TrkC Is Essential for Nephron Function and Trans-Activates Igf1R Signaling

Generation of Nephron-Specific TrkC Knockout Mice

TrkC flox mice were imported from Jackson Laboratories on a C57BL/6 background [B6.129P2(SJL)-Ntrk3tm1Ddg/J; stock number: 022364].³⁰ These mice carry a cassette with LoxP sites flanking a point mutation that results in an amino acid exchange in position 617 from phenylalanine to alanine targeting the TrkC exon 14. This point mutation does not induce a phenotype. We crossed these mice on a C57BL/6 background to mice that express Cre-recombinase by the Six2-promoter to generate mice that are deficient of TrkC in the parietal and visceral epithelium of the glomerulus and the proximal and distal tubulus.³¹ These mice will be called nephron-specific TrkC knockout mice (TrkC-KO).
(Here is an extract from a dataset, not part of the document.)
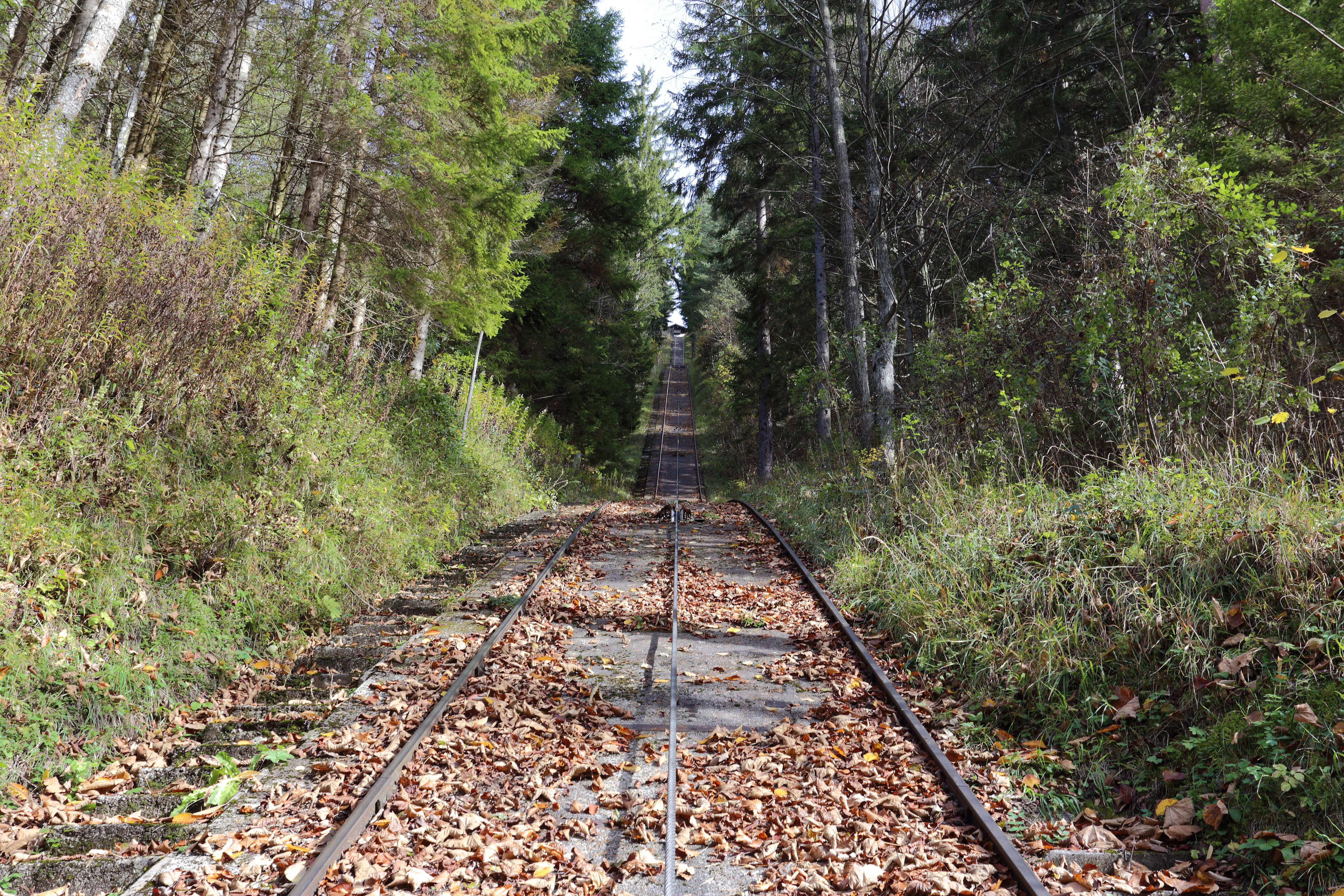 Die rund 150 Höhenmeter überwindende Material-Standseilbahn des niederösterreichischen Kraftwerkes Wienerbruck.

Cloning of the Mouse ES Cell–Targeting Plasmid

Human TrkC (hTrkC) was amplified from a human podocyte cDNA library with the primers (forward) CAC​CGG​GCG​CGC​CAT​GGA​TGT​CTC​TCT​TTG​CCC​A and (reverse) TTA​ATT​AAC​TAG​CCA​AGA​ATG​TCC​AGG​TAG​ATT​G, cloned into the pENTR/D-TOPO cloning vector (Thermo Fisher Scientific), and further introduced with AscI-sites into the plasmid pSERCA that enables the insertion of a stop-cassette flanked by two LoxP sites into the ROSA26 gene locus as previously described.^32,33 Functionality of the targeting vector expressing hTrkC after Cre recombinase activity was validated in vitro by cotransfecting HEK293T cells with the targeting vector and the Cre expression plasmid pOG231 followed by immunoblotting for TrkC. pOG231 was a gift from Geoff Wahl (plasmid #17736; Addgene).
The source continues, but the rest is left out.